SOURCE RECORDS.
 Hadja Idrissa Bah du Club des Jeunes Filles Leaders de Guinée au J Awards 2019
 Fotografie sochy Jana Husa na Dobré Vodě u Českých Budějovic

==

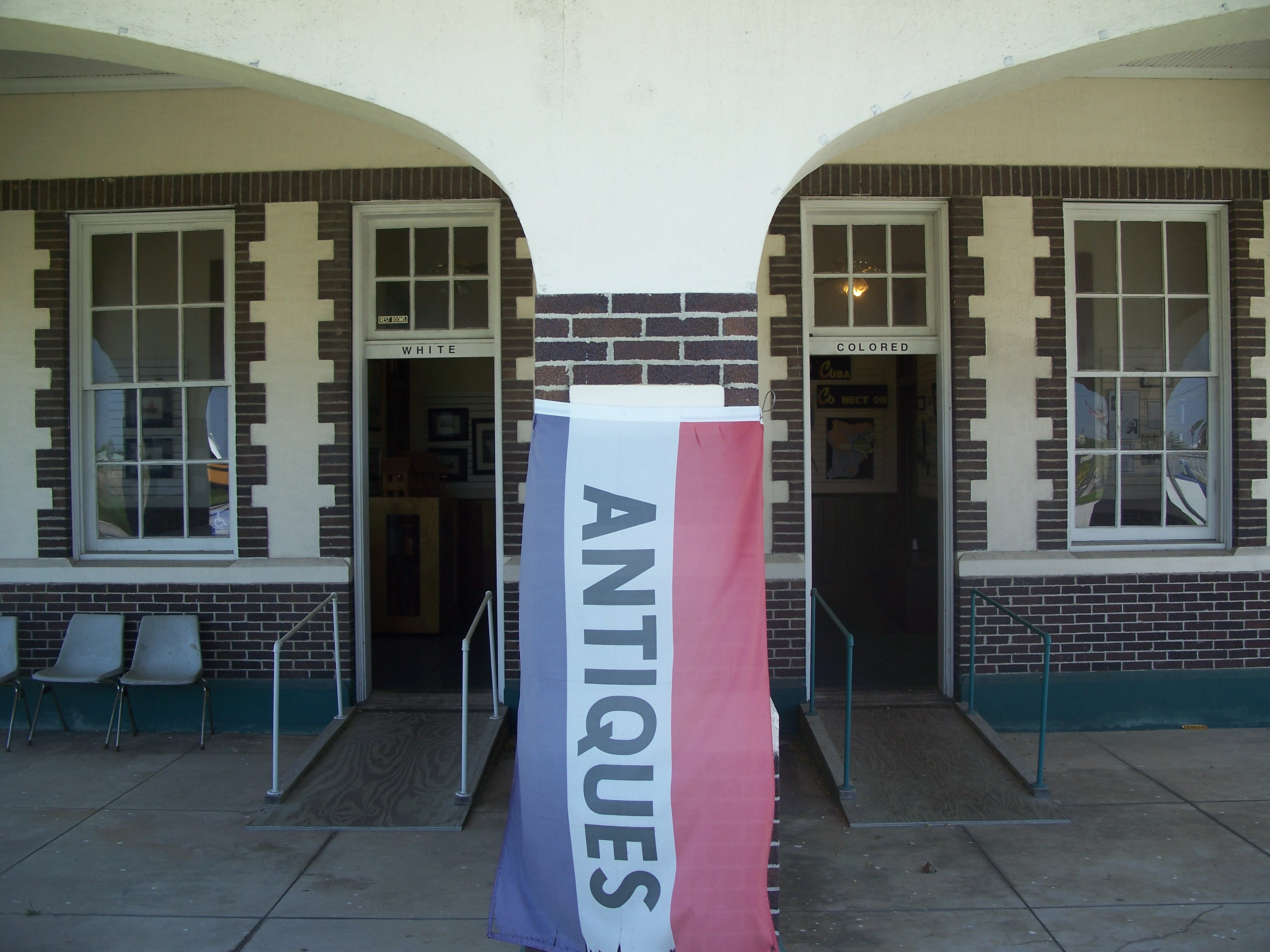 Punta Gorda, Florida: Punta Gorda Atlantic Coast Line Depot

WORK TASK.
Above are records; repeat only the lines starting at the line with "Hadja Idrissa Bah" and ending at the line with "Fotografie sochy Jana", exactly as they appear, both included.

SOLVED PROBLEM.
 Hadja Idrissa Bah du Club des Jeunes Filles Leaders de Guinée au J Awards 2019
 Fotografie sochy Jana Husa na Dobré Vodě u Českých Budějovic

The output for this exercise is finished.